Given their stellar performance at the Bombonera, and with the Grêmistas roaring them on inside their own Estadio Olimpico, there was genuine hope Mano Menezes’s men could turn it around five years ago to this Wednesday. And the men in the blue and black stripes certainly went about their job brightly, taking the game to Miguel Russo’s side.
However, Tuta and Carlos Eduardo spurned fine opportunities, Lucio twice was narrowly off target with long-range piledrivers, Diego Souza and Rolando Schiavi were denied by the woodwork, and Caranta made one courageous seizure of a loose ball when a Gremio goal appeared a formality.
Roman is a one-off. He’s capable of doing things that the rest of us wouldn’t even dream, and he does it as if it’s easy.
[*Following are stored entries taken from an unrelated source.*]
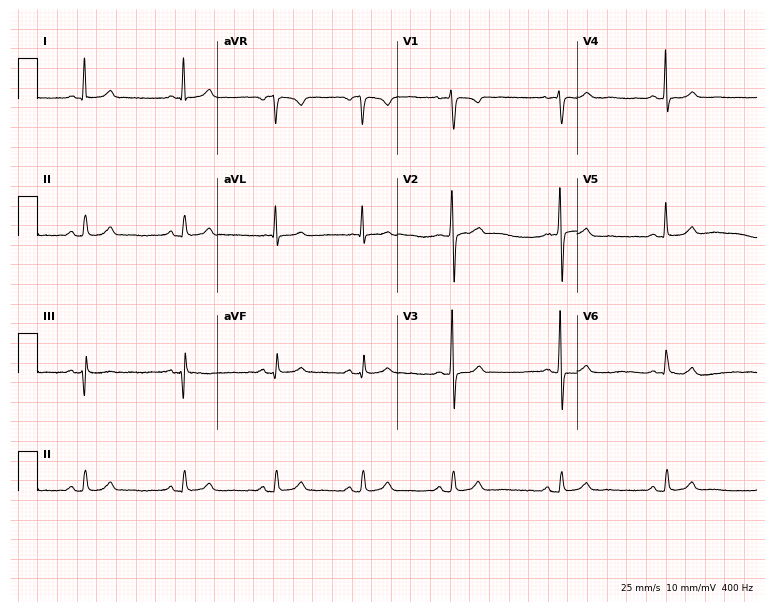
12-lead ECG from a 46-year-old female patient. No first-degree AV block, right bundle branch block (RBBB), left bundle branch block (LBBB), sinus bradycardia, atrial fibrillation (AF) or sinus tachycardia recorded for this tracing. Findings outside these six are not listed.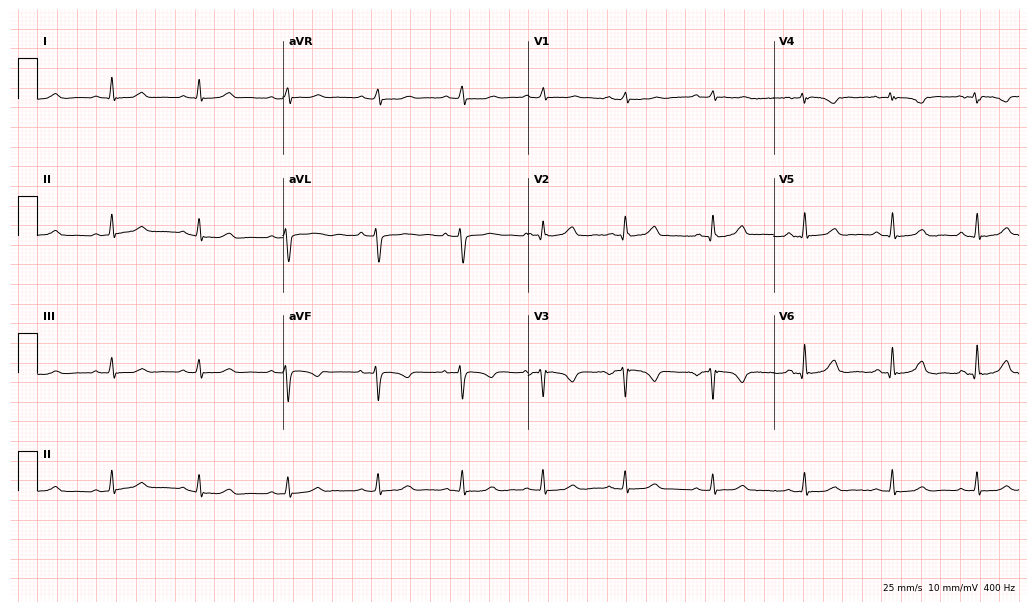
Standard 12-lead ECG recorded from a 49-year-old woman. None of these six findings is recorded: first-degree AV block, right bundle branch block, left bundle branch block, sinus bradycardia, atrial fibrillation, sinus tachycardia. Other findings, if any, are not listed.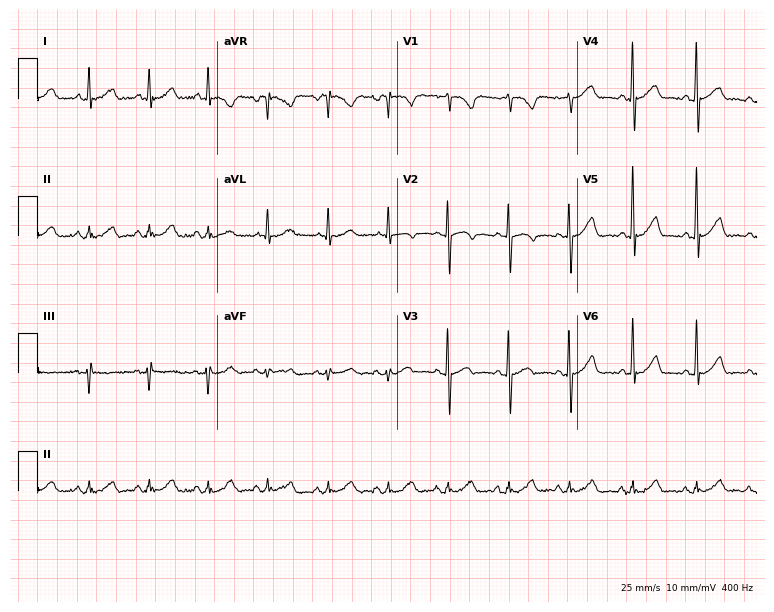
12-lead ECG from a 66-year-old female patient. No first-degree AV block, right bundle branch block (RBBB), left bundle branch block (LBBB), sinus bradycardia, atrial fibrillation (AF) or sinus tachycardia recorded for this tracing. Findings outside these six are not listed.

One man who had been in prolific form throughout the campaign was Juan Roman Riquelme. Boca had been the cusp on group-stage elimination, but a masterclass from the elegant playmaker inspired a 7-0 thrashing of Bolivar in their final outing to edge them into the knockout phase. There, Riquelme scored in starred in both legs of the 4-3 win over Velez Sarsfield in the last 16, hit what proved to be the winner as Los Xeneizes eliminated Libertad in Paraguay, and then headlined a thrilling comeback victory over Cucuta Deportivo in the semi-finals, before dispatching a sublime free-kick and having a hand in Boca’s other two goals in the first leg of the final.
Riquelme was, nevertheless, to save the best till last – and his best was arguably the greatest goal in the history of the Copa Libertadores. When the No10, who was on loan from Villarreal, collected the ball on the right corner of the area in the 68th minute, there appeared zero danger. Yet Riquelme employed speed and swerve to send a diagonal thunderbolt beyond the fingertips of Gremio No1 Sebastian Saja and just inside the post.
Riquelme was renowned for the spectacular, but he completed a 2-0 success on the night in atypical fashion, bravely sliding in between two defenders to stab a ball he had no right to get to into the back of the net with ten minutes remaining.
Boca had won their fourth Libertadores title in the past eight years and sixth overall, which left them just one shy of record champions Independiente. They had earned a ticket to that year's FIFA Club World Cup in Japan. They had recored the biggest victory in the history of the final. Those rewards were indebted to one man.
Mano Menezes added: “You can mark a star like Riquelme well for 89 minutes, but in just one minute he can decide the game. He won Boca the final. He’s magic, a phenomenal player.”
“Roman is a one-off,” enthused the former Barcelona man’s Boca team-mate Martin Palermo. “He’s capable of doing things that the rest of us wouldn’t even dream, and he does it as if it’s easy.”
And while 5-0 may suggest an easy Boca victory, it wouldn't have been without one of the greatest individual performances the fixture has ever witnessed.